MANY moons ago when I worked in journalism the end of the year would roll around and with it the obligatory Review of the Year pages in the paper.
God, I hated them with a passion. I worked primarily for local newspapers and trade magazines so my reviews consisted mainly of headlines like ‘Council sells land’ and ‘Man saves cat’. Really. It was painstaking, tedious work and by the end of it you wished simply for the sweet release of death.

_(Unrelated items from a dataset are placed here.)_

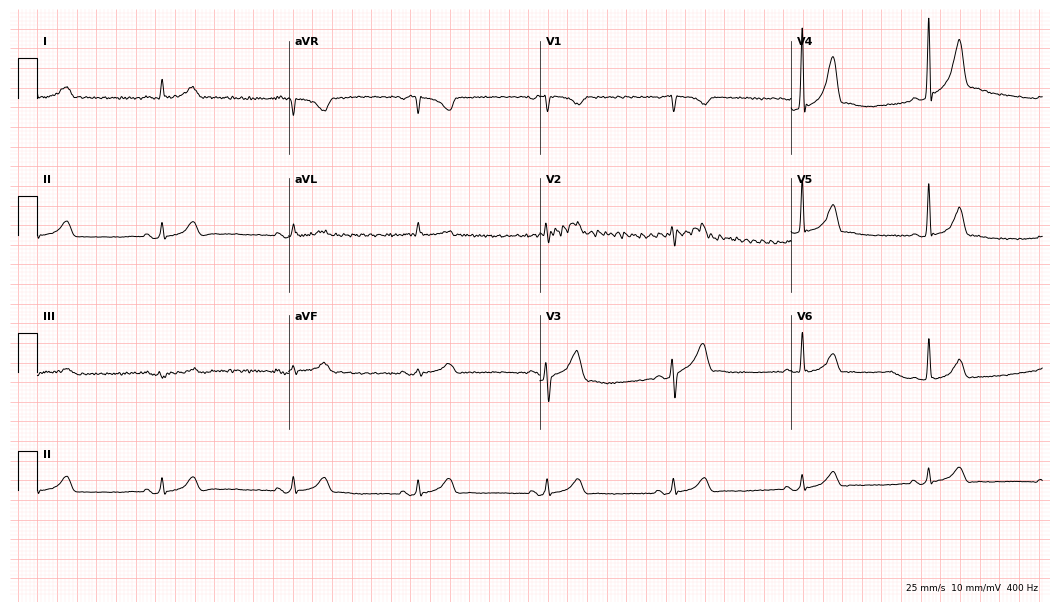
12-lead ECG from a 42-year-old man. Shows sinus bradycardia (a sinus rate of 50 beats per minute or less).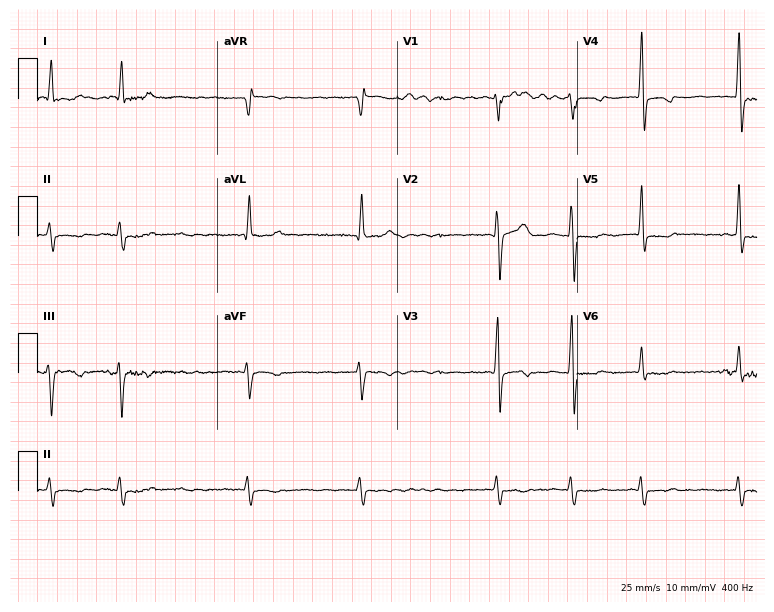
ECG — a male, 66 years old. Findings include atrial fibrillation.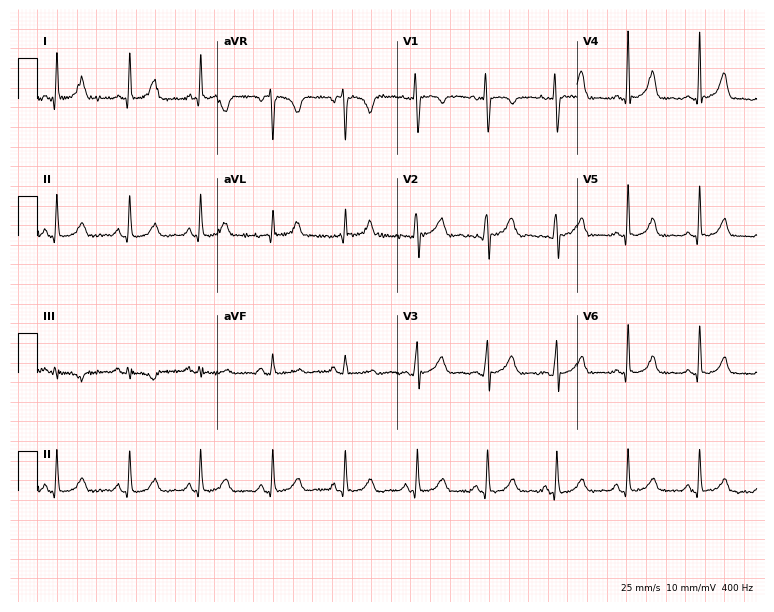
Electrocardiogram, a 38-year-old female. Overall reading on record: normal ECG.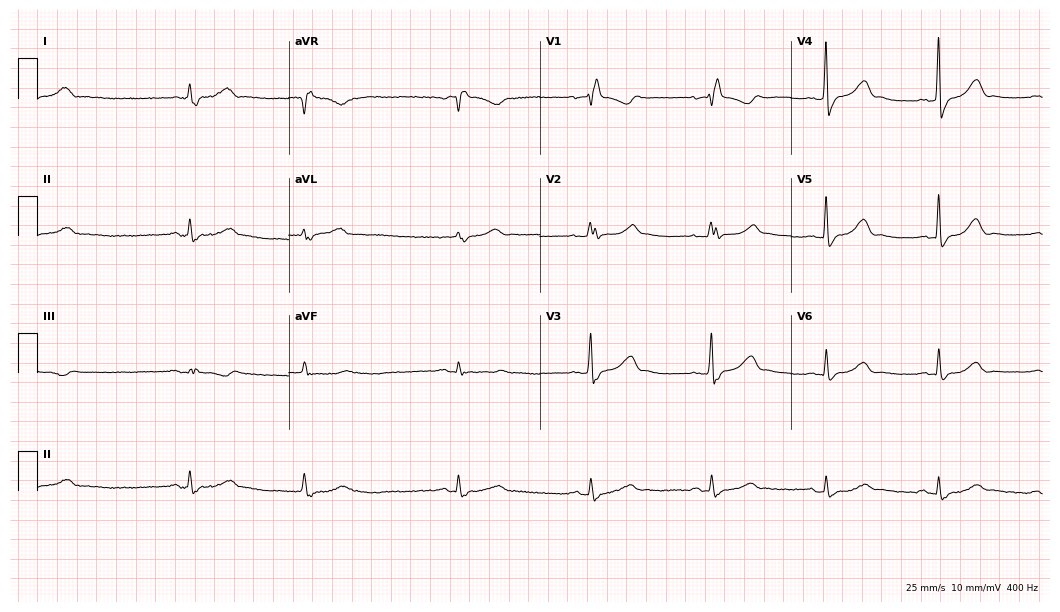
12-lead ECG (10.2-second recording at 400 Hz) from a 60-year-old female patient. Findings include right bundle branch block, sinus bradycardia (a sinus rate of 50 beats per minute or less).

It’s been a long time since I’ve worked in papers but each year around this time I raise a glass for all those journos still tied to their desks trawling through back issues of their paper trying to find something interesting that happened in June. I always swore I’d never write another Review of the Year as long as I lived, but then Sadhbh from Where Wishes Come From came up with a fun linky ’15 from ’15’ where you look back at 15 great/funny/thoughtful/whatever things that happened during the past year on your blog and I thought why not? Plus, I’m a big ol’ narcissist so any excuse to talk about myself and I’m in like Flynn. SO without further ado here are my 15 from 15.

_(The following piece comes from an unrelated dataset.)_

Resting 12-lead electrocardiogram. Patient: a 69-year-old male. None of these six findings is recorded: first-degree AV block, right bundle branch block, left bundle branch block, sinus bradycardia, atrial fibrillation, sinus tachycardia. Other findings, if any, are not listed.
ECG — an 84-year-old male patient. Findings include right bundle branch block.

1. Most Popular Blog Post: This year’s most popular post was from April and it was a letter I wrote to The Beast on the eve of his second birthday, detailing how I had taken my last antidepressant tablet and finally knocked post natal depression on the head. It was a hard post to write, I shared some personal stuff, but it was celebratory as well. I’m glad I wrote it and I’m really glad it was my most popular post, mainly for this reason: whenever I write about PND or anxiety I get dozens and dozens and dozens of comments, emails, PMs, DMs, the works from women all over Ireland saying ‘me too’. Me too, me too, me too. Mental health is still, despite excellent strides over the past few years, something that is seen as taboo, something that isn’t talked about or is talked about in hushed tones. And in particular post natal depression is something that is often brushed under the carpet, not talked about or seen as something to be ashamed of. You have this beautiful new baby, what have you to be depressed about? I love that every time I open up about having suffered from depression, others speak up too. I love that reading about other people’s experiences of depression, helped ME to speak up. I love being part of this conversation and I hope in 2016 that conversation continues and grows.

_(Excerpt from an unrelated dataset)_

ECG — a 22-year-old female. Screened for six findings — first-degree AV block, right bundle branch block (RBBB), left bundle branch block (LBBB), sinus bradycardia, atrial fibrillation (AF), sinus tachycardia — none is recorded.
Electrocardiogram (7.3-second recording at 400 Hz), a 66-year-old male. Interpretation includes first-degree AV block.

2. Favourite Post: My favourite post this year was this one I wrote about having my eyebrows threaded for the first time. Mainly, I love the headline!
3. Favourite Photo: I’ll admit it. I’m one of those mothers. I take endless pictures of my kid. And of myself too. I’m the selfie queen. (Lissen, I told you at the start of this I was a big ol’ narcissist.) So this is a hard one as I’ve roughly eleventy billion favourite photos, but if I had to choose one, I’d pick this, of Seán and I feeding a sheep on our holidays.
4. Best Adventure: I think this year it’d have to be parenting a toddler as opposed to a baby. The bottles are gone, the nightfeeds are gone, the naps are gone, we’re having full blown conversations. It’s beautiful and terrifying all at the same time!
Favourite swearword: I’ll level with you. In the original this was supposed to be ‘Favourite Craft’ but I’m not crafty, unless you mean in the ‘like a fox’ sense so I went with swearwords instead. DON’T QUESTION ME! Anyway, my favourite swearword is geebag. It’s so versatile, it can be both negative – ‘You’re only an oul geebag’ – or positive – ‘Ah howaya geebag!’ and it’s quintessentially Dublin.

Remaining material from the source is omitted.